• _YOUR OBJECTIVE_
Your reply should hold every entry below exactly as written and none of the pictures.

---

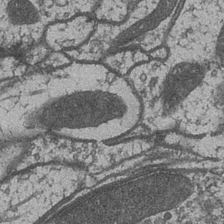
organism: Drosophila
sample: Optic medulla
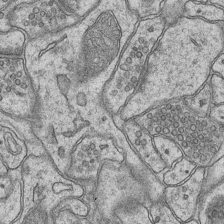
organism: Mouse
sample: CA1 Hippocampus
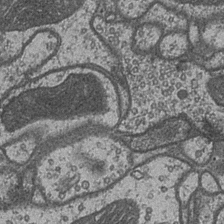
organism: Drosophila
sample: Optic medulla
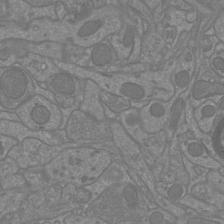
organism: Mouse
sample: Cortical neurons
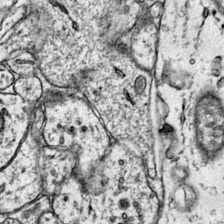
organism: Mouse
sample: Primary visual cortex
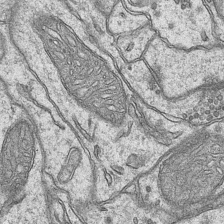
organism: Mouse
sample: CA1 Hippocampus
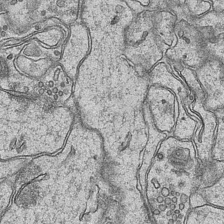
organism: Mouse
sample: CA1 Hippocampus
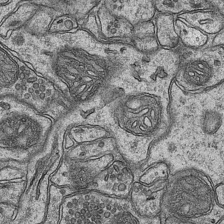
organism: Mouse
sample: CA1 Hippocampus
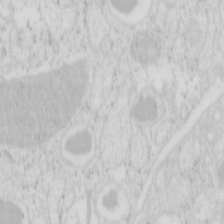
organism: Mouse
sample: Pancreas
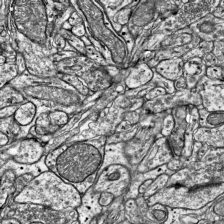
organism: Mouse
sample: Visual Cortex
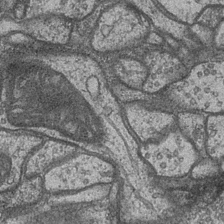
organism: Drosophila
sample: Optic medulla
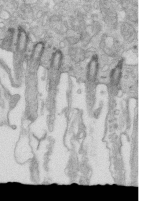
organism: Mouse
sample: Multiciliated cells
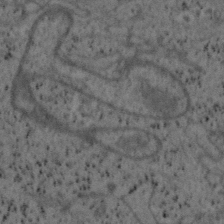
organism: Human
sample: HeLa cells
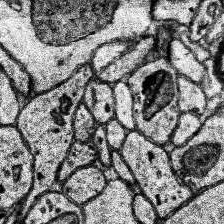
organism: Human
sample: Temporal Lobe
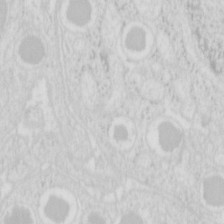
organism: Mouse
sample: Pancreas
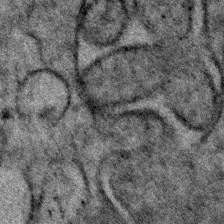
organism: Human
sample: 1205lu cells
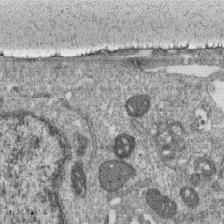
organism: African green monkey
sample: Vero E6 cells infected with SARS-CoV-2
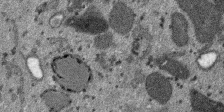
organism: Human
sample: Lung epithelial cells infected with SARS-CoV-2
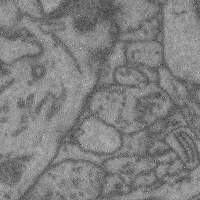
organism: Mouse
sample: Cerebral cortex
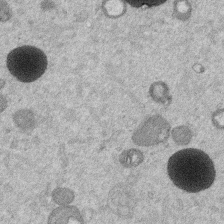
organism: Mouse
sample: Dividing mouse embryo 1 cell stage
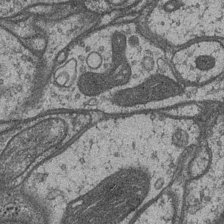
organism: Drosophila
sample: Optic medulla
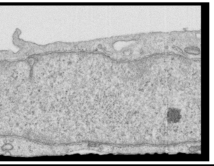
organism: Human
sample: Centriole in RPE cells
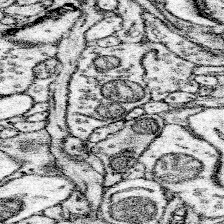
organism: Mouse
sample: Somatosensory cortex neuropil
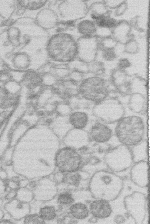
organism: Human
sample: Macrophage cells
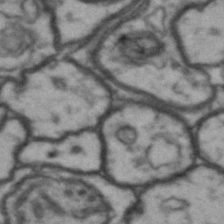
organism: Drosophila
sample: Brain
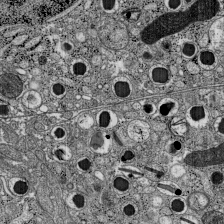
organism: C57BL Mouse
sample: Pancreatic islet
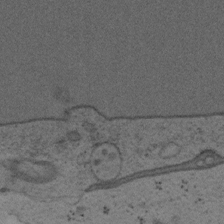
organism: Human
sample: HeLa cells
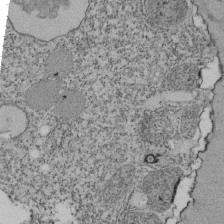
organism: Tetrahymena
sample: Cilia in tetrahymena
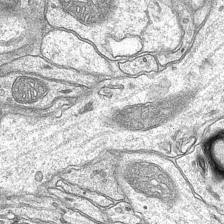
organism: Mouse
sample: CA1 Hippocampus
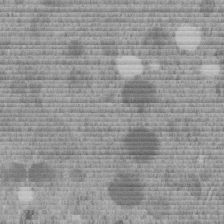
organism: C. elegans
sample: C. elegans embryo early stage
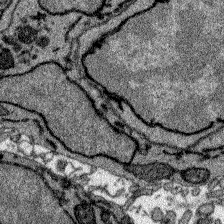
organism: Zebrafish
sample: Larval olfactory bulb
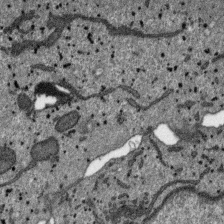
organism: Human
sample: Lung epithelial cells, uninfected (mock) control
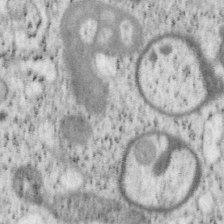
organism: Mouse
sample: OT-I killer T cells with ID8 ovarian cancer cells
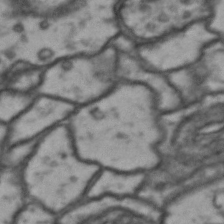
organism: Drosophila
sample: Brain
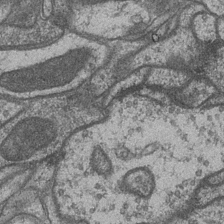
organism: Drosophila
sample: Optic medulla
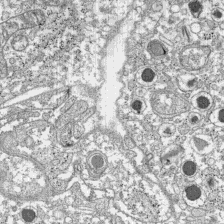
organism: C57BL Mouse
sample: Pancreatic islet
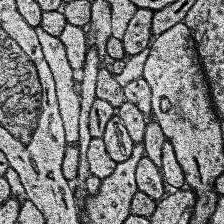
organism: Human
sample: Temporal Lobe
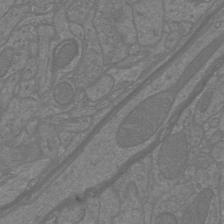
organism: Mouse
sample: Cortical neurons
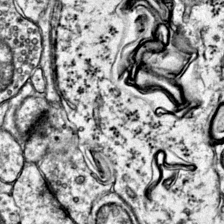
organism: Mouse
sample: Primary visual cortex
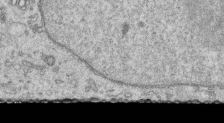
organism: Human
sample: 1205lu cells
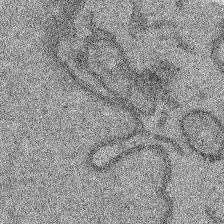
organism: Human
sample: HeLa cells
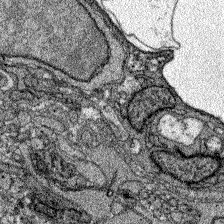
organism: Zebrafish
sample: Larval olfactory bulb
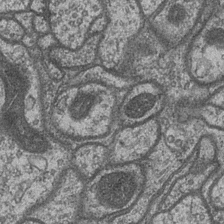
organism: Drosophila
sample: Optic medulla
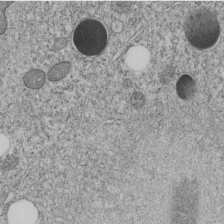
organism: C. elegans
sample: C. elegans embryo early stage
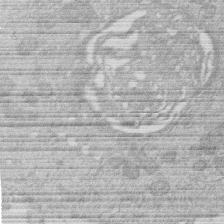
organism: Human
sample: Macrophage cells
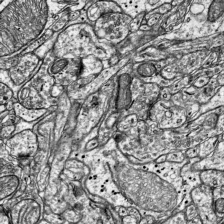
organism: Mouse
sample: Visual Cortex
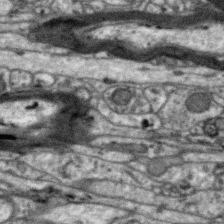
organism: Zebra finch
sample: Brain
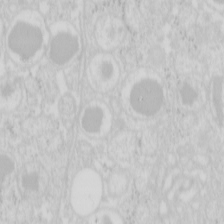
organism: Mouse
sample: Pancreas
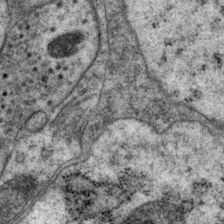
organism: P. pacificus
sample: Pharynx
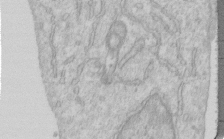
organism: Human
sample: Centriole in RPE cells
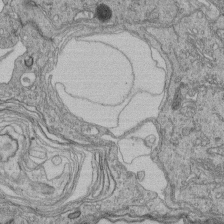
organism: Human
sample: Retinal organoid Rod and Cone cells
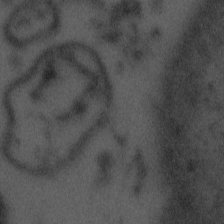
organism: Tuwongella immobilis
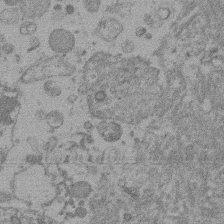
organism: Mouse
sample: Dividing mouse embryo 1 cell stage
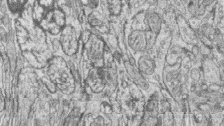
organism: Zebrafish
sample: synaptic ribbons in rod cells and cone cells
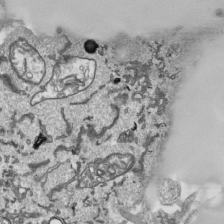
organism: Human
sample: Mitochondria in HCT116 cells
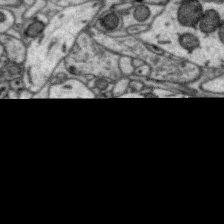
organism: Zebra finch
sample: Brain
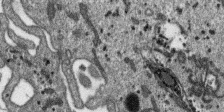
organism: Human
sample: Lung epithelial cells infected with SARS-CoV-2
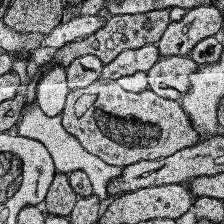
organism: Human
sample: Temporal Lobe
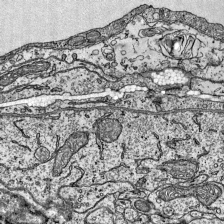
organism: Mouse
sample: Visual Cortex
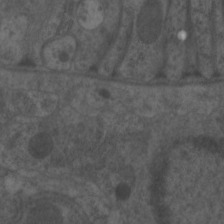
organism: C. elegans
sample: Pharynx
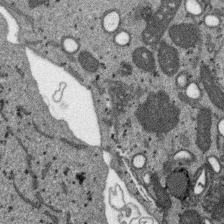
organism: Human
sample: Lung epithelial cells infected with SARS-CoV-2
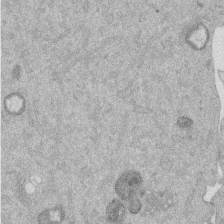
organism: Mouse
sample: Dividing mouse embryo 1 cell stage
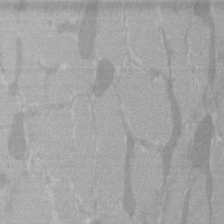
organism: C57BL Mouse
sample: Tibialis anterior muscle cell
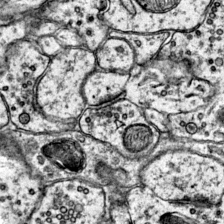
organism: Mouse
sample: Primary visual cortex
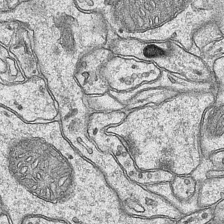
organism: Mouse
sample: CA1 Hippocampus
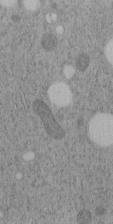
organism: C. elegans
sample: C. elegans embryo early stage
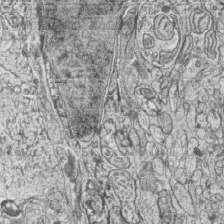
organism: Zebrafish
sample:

---

• _RESPONSE TO THIS TASK_
organism: Drosophila
sample: Optic medulla
organism: Mouse
sample: CA1 Hippocampus
organism: Drosophila
sample: Optic medulla
organism: Mouse
sample: Cortical neurons
organism: Mouse
sample: Primary visual cortex
organism: Mouse
sample: CA1 Hippocampus
organism: Mouse
sample: CA1 Hippocampus
organism: Mouse
sample: CA1 Hippocampus
organism: Mouse
sample: Pancreas
organism: Mouse
sample: Visual Cortex
organism: Drosophila
sample: Optic medulla
organism: Mouse
sample: Multiciliated cells
organism: Human
sample: HeLa cells
organism: Human
sample: Temporal Lobe
organism: Mouse
sample: Pancreas
organism: Human
sample: 1205lu cells
organism: African green monkey
sample: Vero E6 cells infected with SARS-CoV-2
organism: Human
sample: Lung epithelial cells infected with SARS-CoV-2
organism: Mouse
sample: Cerebral cortex
organism: Mouse
sample: Dividing mouse embryo 1 cell stage
organism: Drosophila
sample: Optic medulla
organism: Human
sample: Centriole in RPE cells
organism: Mouse
sample: Somatosensory cortex neuropil
organism: Human
sample: Macrophage cells
organism: Drosophila
sample: Brain
organism: C57BL Mouse
sample: Pancreatic islet
organism: Human
sample: HeLa cells
organism: Tetrahymena
sample: Cilia in tetrahymena
organism: Mouse
sample: CA1 Hippocampus
organism: C. elegans
sample: C. elegans embryo early stage
organism: Zebrafish
sample: Larval olfactory bulb
organism: Human
sample: Lung epithelial cells, uninfected (mock) control
organism: Mouse
sample: OT-I killer T cells with ID8 ovarian cancer cells
organism: Drosophila
sample: Brain
organism: Drosophila
sample: Optic medulla
organism: C57BL Mouse
sample: Pancreatic islet
organism: Human
sample: Temporal Lobe
organism: Mouse
sample: Cortical neurons
organism: Mouse
sample: Primary visual cortex
organism: Human
sample: 1205lu cells
organism: Human
sample: HeLa cells
organism: Zebrafish
sample: Larval olfactory bulb
organism: Drosophila
sample: Optic medulla
organism: C. elegans
sample: C. elegans embryo early stage
organism: Human
sample: Macrophage cells
organism: Mouse
sample: Visual Cortex
organism: Zebra finch
sample: Brain
organism: Mouse
sample: Pancreas
organism: P. pacificus
sample: Pharynx
organism: Human
sample: Centriole in RPE cells
organism: Human
sample: Retinal organoid Rod and Cone cells
organism: Tuwongella immobilis
organism: Mouse
sample: Dividing mouse embryo 1 cell stage
organism: Zebrafish
sample: synaptic ribbons in rod cells and cone cells
organism: Human
sample: Mitochondria in HCT116 cells
organism: Zebra finch
sample: Brain
organism: Human
sample: Lung epithelial cells infected with SARS-CoV-2
organism: Human
sample: Temporal Lobe
organism: Mouse
sample: Visual Cortex
organism: C. elegans
sample: Pharynx
organism: Human
sample: Lung epithelial cells infected with SARS-CoV-2
organism: Mouse
sample: Dividing mouse embryo 1 cell stage
organism: C57BL Mouse
sample: Tibialis anterior muscle cell
organism: Mouse
sample: Primary visual cortex
organism: Mouse
sample: CA1 Hippocampus
organism: C. elegans
sample: C. elegans embryo early stage
organism: Zebrafish
sample:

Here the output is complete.